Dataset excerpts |
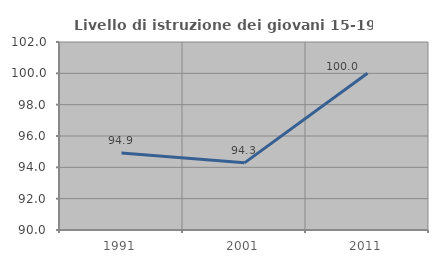
| Category | Livello di istruzione dei giovani 15-19 anni |
|---|---|
| 1991.0 | 94.915 |
| 2001.0 | 94.286 |
| 2011.0 | 100 |
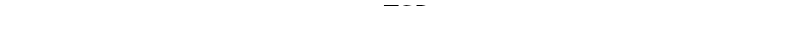
| Category | Series 0 |
|---|---|
| DRILLING AND BLASTING | 0 |
| MATERIAL PROCESSING | 19.7 |
| INTERNAL TRANSPORT | 0 |
| MATERIAL HANDLING OPERATION | 4.078 |
| WIND EROSION FROM STOCKPILES | 7.923 |
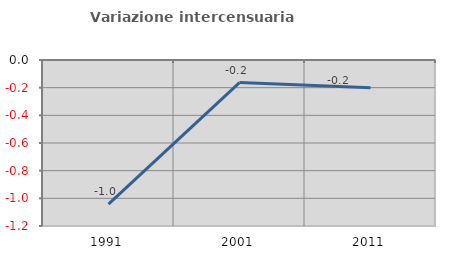
| Category | Variazione intercensuaria annua |
|---|---|
| 1991.0 | -1.042 |
| 2001.0 | -0.164 |
| 2011.0 | -0.2 |
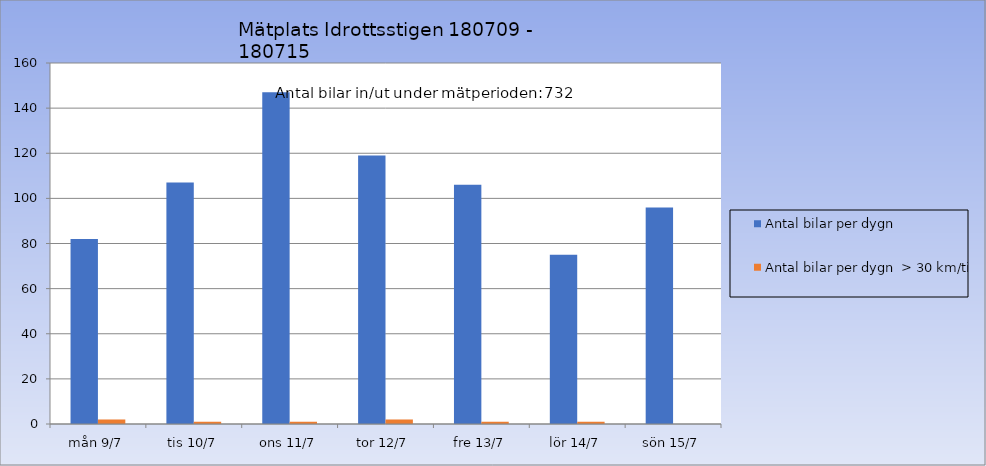
| Category | Antal bilar per dygn | Antal bilar per dygn  > 30 km/tim |
|---|---|---|
| mån 9/7 | 82 | 2 |
| tis 10/7 | 107 | 1 |
| ons 11/7 | 147 | 1 |
| tor 12/7 | 119 | 2 |
| fre 13/7 | 106 | 1 |
| lör 14/7 | 75 | 1 |
| sön 15/7 | 96 | 0 |
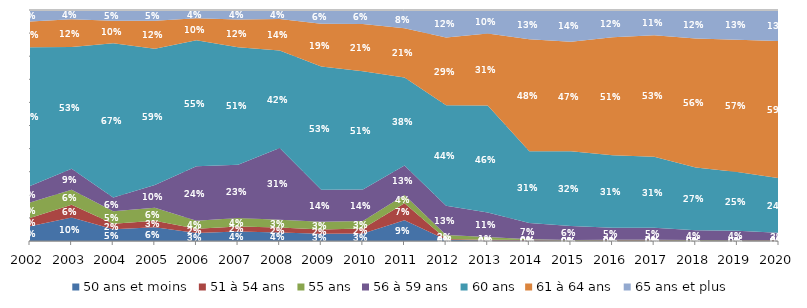
| Category | 50 ans et moins | 51 à 54 ans | 55 ans | 56 à 59 ans | 60 ans | 61 à 64 ans | 65 ans et plus |
|---|---|---|---|---|---|---|---|
| 2002.0 | 0.064 | 0.036 | 0.067 | 0.072 | 0.601 | 0.112 | 0.049 |
| 2003.0 | 0.101 | 0.056 | 0.065 | 0.091 | 0.527 | 0.12 | 0.04 |
| 2004.0 | 0.051 | 0.024 | 0.054 | 0.06 | 0.668 | 0.097 | 0.047 |
| 2005.0 | 0.06 | 0.028 | 0.056 | 0.098 | 0.59 | 0.122 | 0.046 |
| 2006.0 | 0.034 | 0.018 | 0.035 | 0.236 | 0.545 | 0.096 | 0.035 |
| 2007.0 | 0.041 | 0.022 | 0.037 | 0.231 | 0.509 | 0.12 | 0.041 |
| 2008.0 | 0.036 | 0.022 | 0.034 | 0.311 | 0.422 | 0.136 | 0.039 |
| 2009.0 | 0.031 | 0.018 | 0.034 | 0.139 | 0.534 | 0.185 | 0.059 |
| 2010.0 | 0.033 | 0.022 | 0.032 | 0.137 | 0.511 | 0.205 | 0.06 |
| 2011.0 | 0.09 | 0.073 | 0.035 | 0.129 | 0.381 | 0.213 | 0.079 |
| 2012.0 | 0.005 | 0.004 | 0.016 | 0.127 | 0.435 | 0.293 | 0.119 |
| 2013.0 | 0.003 | 0.002 | 0.012 | 0.106 | 0.463 | 0.312 | 0.102 |
| 2014.0 | 0.002 | 0.003 | 0.003 | 0.07 | 0.311 | 0.485 | 0.127 |
| 2015.0 | 0.001 | 0.001 | 0.002 | 0.06 | 0.324 | 0.474 | 0.137 |
| 2016.0 | 0.001 | 0.002 | 0.002 | 0.051 | 0.315 | 0.511 | 0.118 |
| 2017.0 | 0.001 | 0.003 | 0.002 | 0.052 | 0.307 | 0.527 | 0.109 |
| 2018.0 | 0.001 | 0.002 | 0.002 | 0.043 | 0.272 | 0.558 | 0.123 |
| 2019.0 | 0.001 | 0.002 | 0.001 | 0.04 | 0.254 | 0.573 | 0.128 |
| 2020.0 | 0.001 | 0.001 | 0.001 | 0.033 | 0.236 | 0.593 | 0.135 |

About this task | Pull together all lines from the data that mention the word "MATERIAL".

Solution below |
| MATERIAL PROCESSING | 19.7 |
| MATERIAL HANDLING OPERATION | 4.078 |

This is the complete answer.